(WHAT IS BEING ASKED)
Look for "Category" in the records and copy every line that has it.

Entries taken from a collection

#####

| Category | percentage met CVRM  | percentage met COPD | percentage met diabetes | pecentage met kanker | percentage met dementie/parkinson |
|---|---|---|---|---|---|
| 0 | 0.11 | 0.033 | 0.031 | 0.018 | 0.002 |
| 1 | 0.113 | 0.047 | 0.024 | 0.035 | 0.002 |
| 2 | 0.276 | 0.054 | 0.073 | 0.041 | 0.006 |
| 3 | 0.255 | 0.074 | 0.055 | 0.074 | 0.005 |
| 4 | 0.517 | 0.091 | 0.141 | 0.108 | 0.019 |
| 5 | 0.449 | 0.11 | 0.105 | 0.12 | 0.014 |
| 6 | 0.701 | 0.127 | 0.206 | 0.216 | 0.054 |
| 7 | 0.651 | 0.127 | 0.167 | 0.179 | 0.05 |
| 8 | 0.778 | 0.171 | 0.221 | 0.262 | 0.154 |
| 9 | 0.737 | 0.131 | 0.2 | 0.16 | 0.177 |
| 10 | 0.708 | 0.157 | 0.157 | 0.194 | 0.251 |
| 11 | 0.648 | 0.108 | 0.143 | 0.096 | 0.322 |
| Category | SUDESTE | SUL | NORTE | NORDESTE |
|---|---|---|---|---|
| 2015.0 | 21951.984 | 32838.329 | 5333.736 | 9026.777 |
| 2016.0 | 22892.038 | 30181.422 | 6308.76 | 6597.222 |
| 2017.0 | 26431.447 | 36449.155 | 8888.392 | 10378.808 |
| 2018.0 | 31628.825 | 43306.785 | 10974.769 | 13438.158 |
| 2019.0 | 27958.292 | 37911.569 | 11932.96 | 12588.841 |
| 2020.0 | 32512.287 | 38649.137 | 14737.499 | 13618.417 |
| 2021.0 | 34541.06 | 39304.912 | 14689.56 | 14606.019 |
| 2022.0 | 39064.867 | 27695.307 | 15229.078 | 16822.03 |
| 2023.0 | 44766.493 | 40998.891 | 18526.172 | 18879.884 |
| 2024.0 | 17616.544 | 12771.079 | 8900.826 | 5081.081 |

#####

(PROBLEM SOLUTION)
| Category | percentage met CVRM  | percentage met COPD | percentage met diabetes | pecentage met kanker | percentage met dementie/parkinson |
| Category | SUDESTE | SUL | NORTE | NORDESTE |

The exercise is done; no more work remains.